I tried to solve the problem this way,
I wrote these equations for the two masses,
T-mg=ma...(i)
Mg-T=Ma...(ii)
From (i)&(ii), T=[M(g-a)+m(a+g)]/2
and then I would multiply them with the displacement to get the net work done 0.
So this is how I solved it mathematically.
Can you please provide an intuitive explanation of why the net work done by tension would be zero?
I will be thankful for help!

 

[phinds]

Can you please provide an intuitive explanation of why the net work done by tension would be zero?

Suppose you have two tug-of-war teams pulling on a rope and both teams are at a standstill. What work is being done?

 

[navneet9431]

But the pulley is not standstill.right?

Suppose you have two tug-of-war teams pulling on a rope and both teams are at a standstill. What work is being done?

 

[phinds]

But the pulley is not standstill.right?

OK, suppose one team walks forward at 2mph and the other team walks backwards at 2mph, it which case the tension is unchanged. How much work does the tension do?

 

[haruspex]

provide an intuitive explanation of why the net work done by tension would be zero?

For a constant force, work = force times displacement.
In a tug of war, equal and opposite forces, equal displacements. Fd+(-F)d=0.
For the pulley set up in the diagram, equal forces, equal and opposite displacements.
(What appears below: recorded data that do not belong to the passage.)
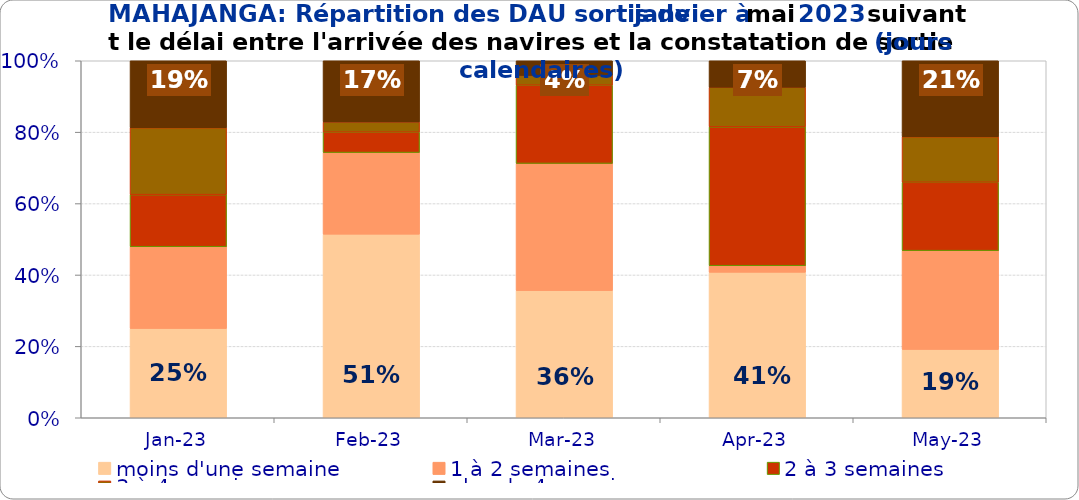
| Category | moins d'une semaine | 1 à 2 semaines | 2 à 3 semaines | 3 à 4 semaines | plus de 4 semaines |
|---|---|---|---|---|---|
| 2023-01-01 | 0.25 | 0.229 | 0.146 | 0.188 | 0.188 |
| 2023-02-01 | 0.514 | 0.229 | 0.057 | 0.029 | 0.171 |
| 2023-03-01 | 0.356 | 0.356 | 0.219 | 0.027 | 0.041 |
| 2023-04-01 | 0.407 | 0.019 | 0.389 | 0.111 | 0.074 |
| 2023-05-01 | 0.191 | 0.277 | 0.191 | 0.128 | 0.213 |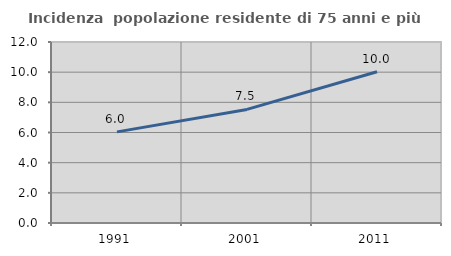
| Category | Incidenza  popolazione residente di 75 anni e più |
|---|---|
| 1991.0 | 6.042 |
| 2001.0 | 7.53 |
| 2011.0 | 10.032 |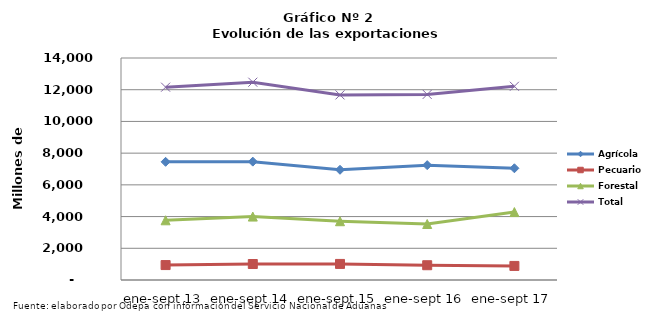
| Category | Agrícola | Pecuario | Forestal | Total |
|---|---|---|---|---|
| ene-sept 13 | 7452193 | 941268 | 3765902 | 12159363 |
| ene-sept 14 | 7464614 | 1008876 | 4000388 | 12473878 |
| ene-sept 15 | 6951053 | 1013702 | 3706848 | 11671603 |
| ene-sept 16 | 7242570 | 931228 | 3530679 | 11704477 |
| ene-sept 17 | 7045628 | 887304 | 4283932 | 12216864 |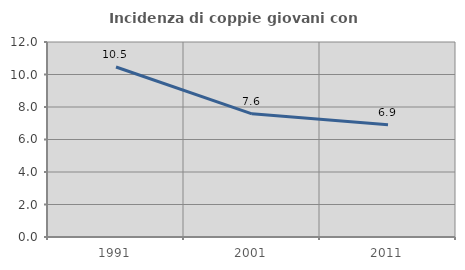
| Category | Incidenza di coppie giovani con figli |
|---|---|
| 1991.0 | 10.461 |
| 2001.0 | 7.579 |
| 2011.0 | 6.91 |

F.d+F(-d)=0.
Easy to generalise to variable forces using integrals.

 

[navneet9431]

For a constant force, work = force times displacement.
In a tug of war, equal and opposite forces, equal displacements. Fd+(-F)d=0.
For the pulley set up in the diagram, equal forces, equal and opposite displacements. F.d+F(-d)=0.
Easy to generalise to variable forces using integrals.

Thanks!
It was easy to understand.